* [Work item]: Check every line of the data below for the word "wrist". Copy the ones that have it.

* [Records provided]:

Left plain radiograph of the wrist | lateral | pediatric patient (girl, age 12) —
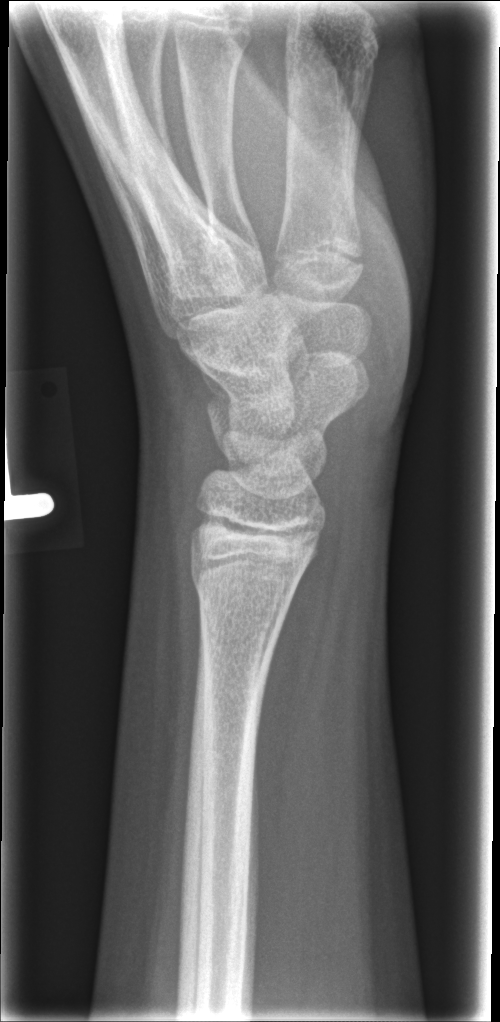
- Bone fracture — [x1=188, y1=558, x2=304, y2=614].
- Fracture classified AO/OTA 23r-M/2.1.
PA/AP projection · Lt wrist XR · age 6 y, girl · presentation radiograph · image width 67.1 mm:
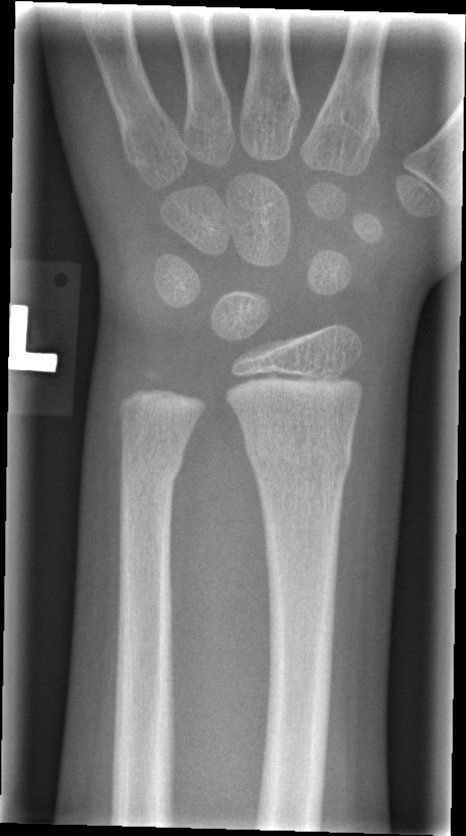
fracture = bbox(240, 425, 354, 484); bbox(118, 444, 188, 485)

* [Response below]:
Left plain radiograph of the wrist | lateral | pediatric patient (girl, age 12) —
PA/AP projection · Lt wrist XR · age 6 y, girl · presentation radiograph · image width 67.1 mm:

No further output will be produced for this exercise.